Check Point Email Security | Blog

Netflix and Steal: New Attack Targets Streaming Credentials and Payment Info

Written by Jeremy Fuchs | September 16, 2020

If you're like most people over the six months, you've spent a lot of time watching and binging shows on Netflix.

Hackers are doing the same and they know you are too—which is why they're targeting your credentials and payment information.

The Attack: Avanan researchers discovered a new phishing email that looks like this: 

If you were to click on the "Update Account Now" link, you would be taken to a Blogspot page that uses the Netflix name and would have you enter your credentials and enter your credit card details.

We stopped this attack because it hit a few key indicators:

  • It was hosted on a Blogspot page
  • The domain name was unusually old
  • The nickname in the email said "Nelflix"

Though Avanan stopped this attack, it passed by Microsoft ATP scanners.

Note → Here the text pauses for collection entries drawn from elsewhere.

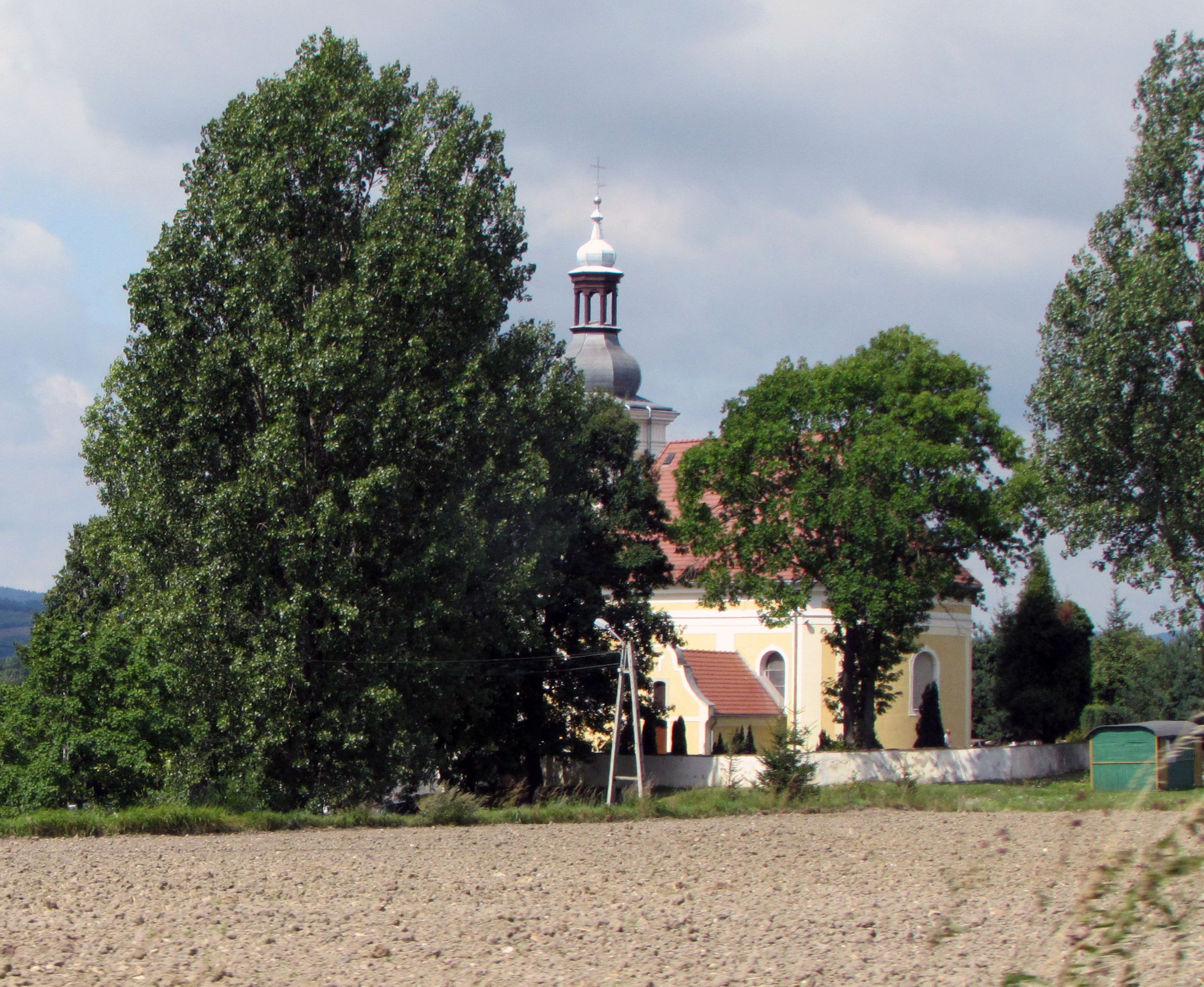 Płonica, kościół fil. p.w. św. Mikołaja, 1777
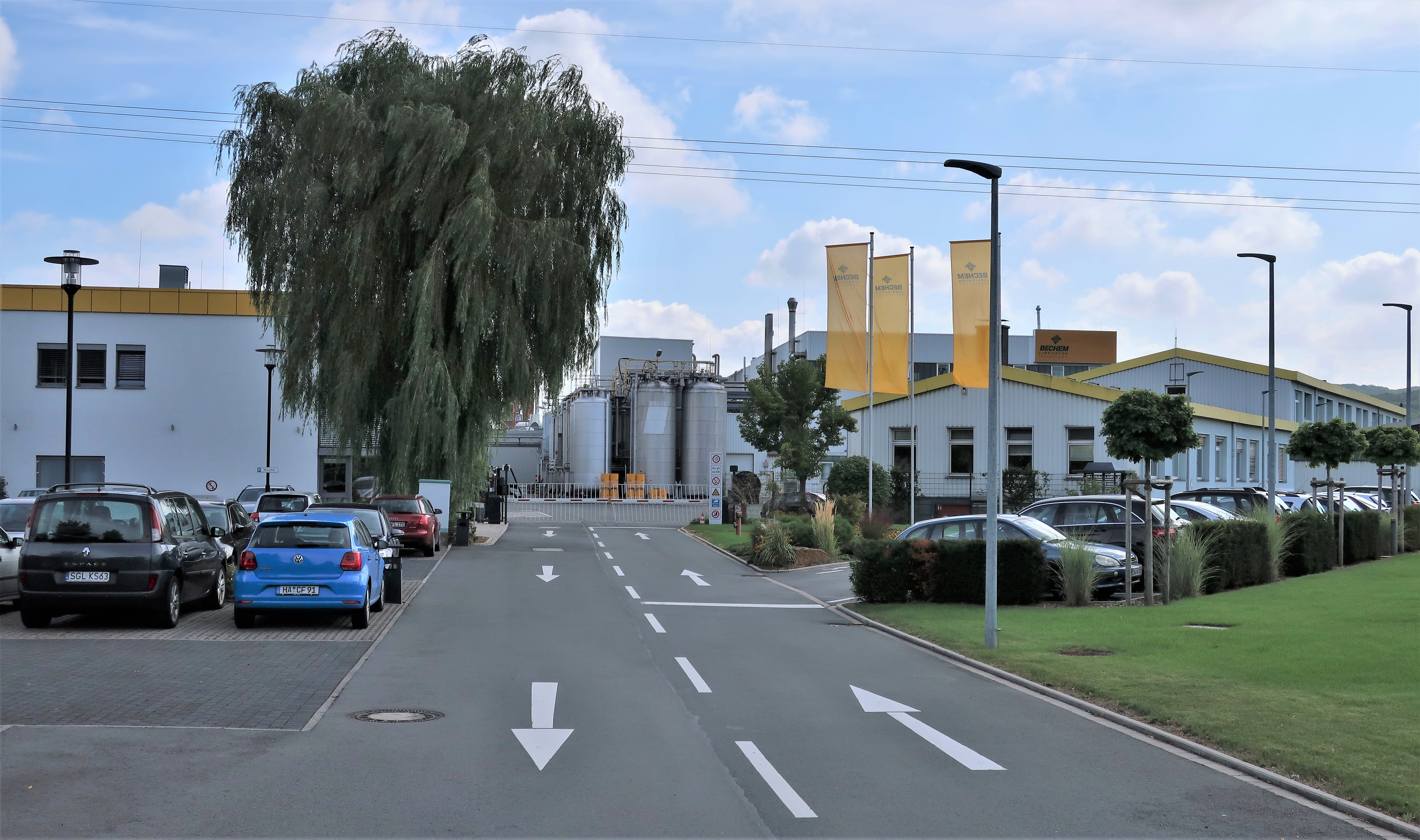 Carl Bechem GmbH (Schmierstoffe) in Hagen-Vorhalle, Weststraße 120. Im Jahre 1834 von Carl Bechem (1806-1891) gegründet. Erste deutsche Ölfabrik.
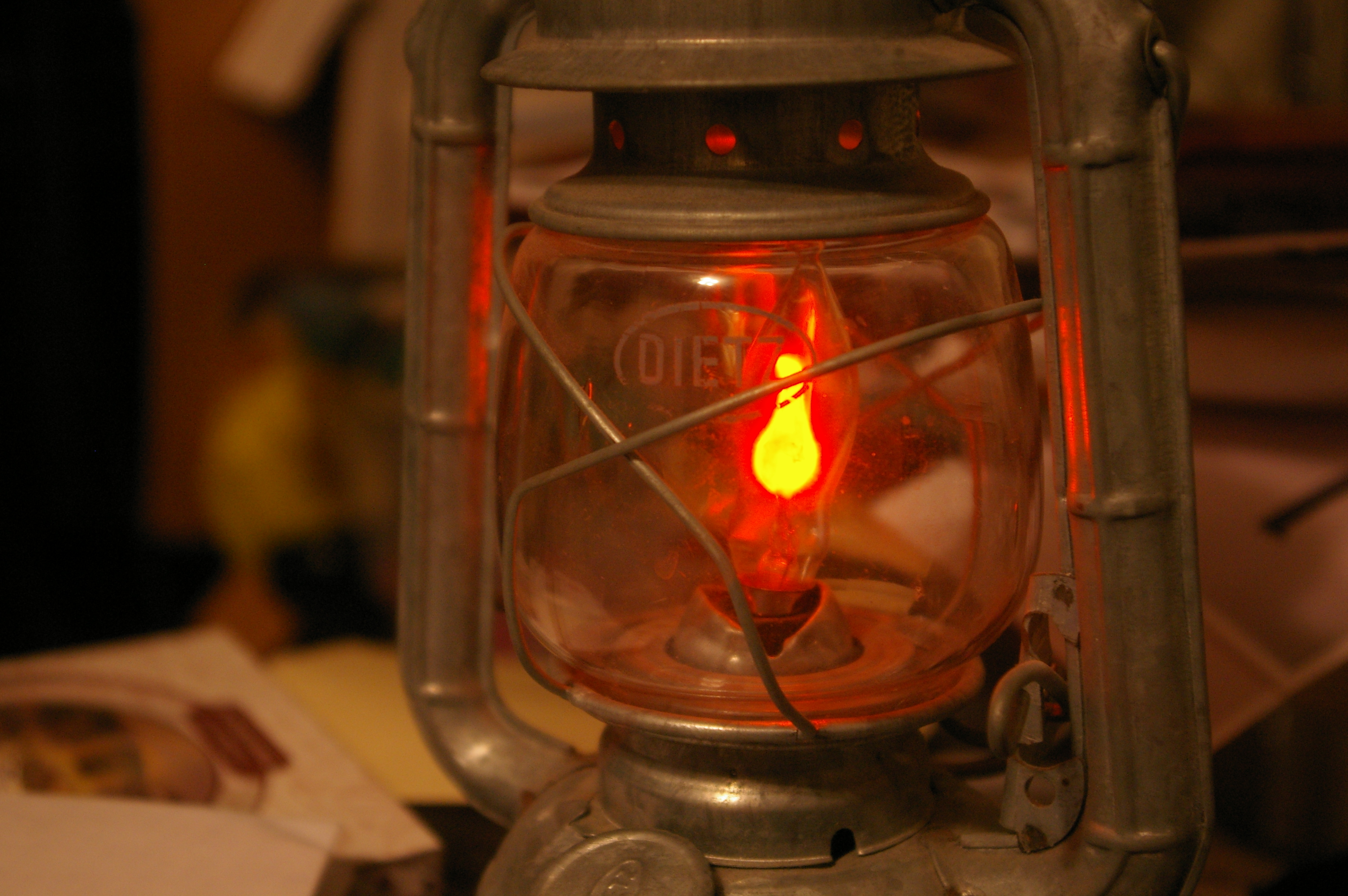 Flackerkerze
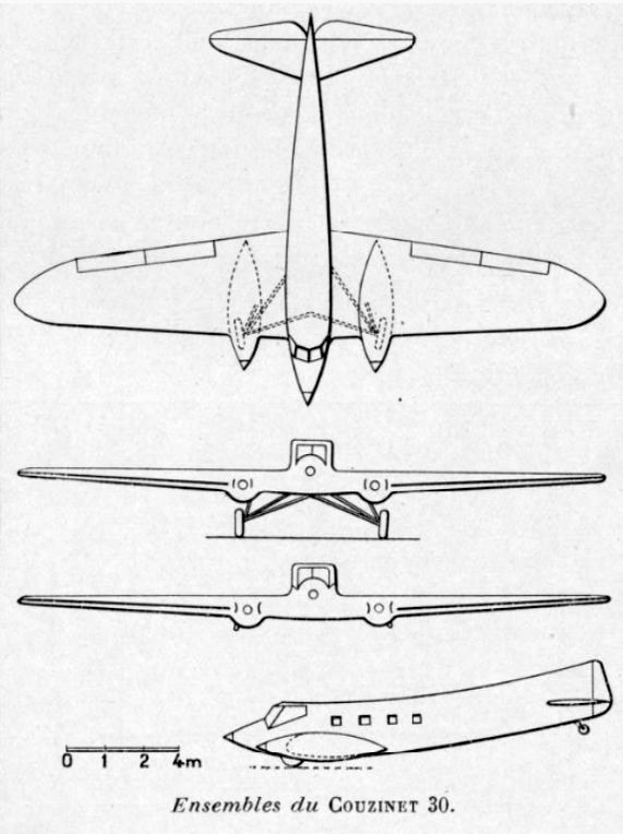 Couzinet 30 (L'Aéronautique, prosinec1930)
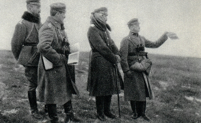 Por. Maciej Bold objaśnia płk Zygmuntowi Zielińskiemu sytuację na punkcie obserwacyjnym w czasie strzelania artylerii PKP.
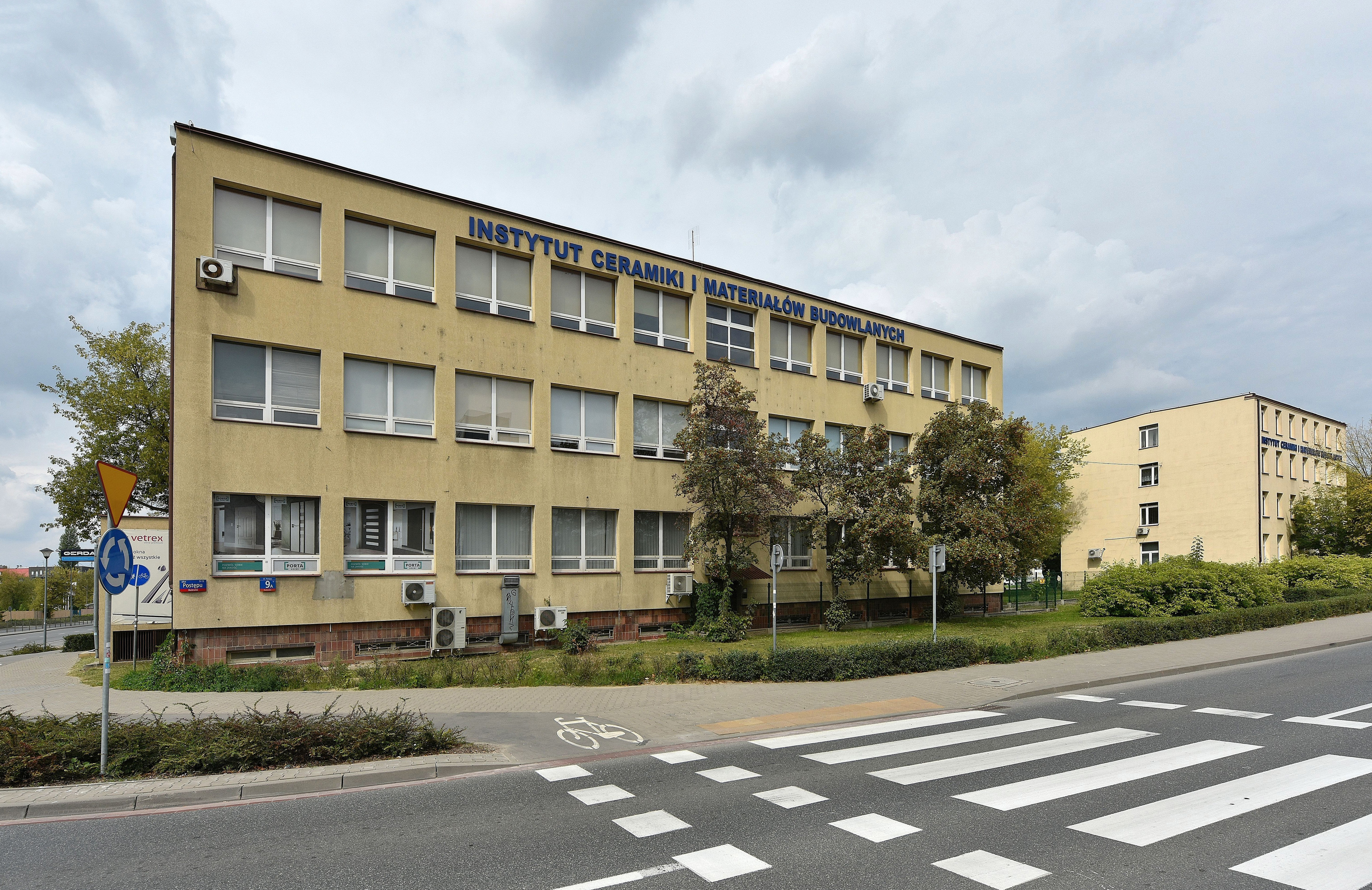 Instytut Ceramiki i Materiałów Budowlanych przy ul. Postępu 9 w Warszawie

Why it Matters: As users continue to expand their online footprint, it provides more opportunities for credential harvesting attacks. Already, credential harvesting is rising. According to the Verizon Data Breach Investigation Report, 37% of breaches stole or used credentials. Further, over 80% of breaches within hacking use lost or stolen credentials. And though this attack originated over email, as we've written before about SiteCloak Phishing, the battleground has expanded from the inbox to the web. End users have to be cognizant of every email and link they receive, especially from brands that they use. Even if it looks like it's from Netflix, it might not be.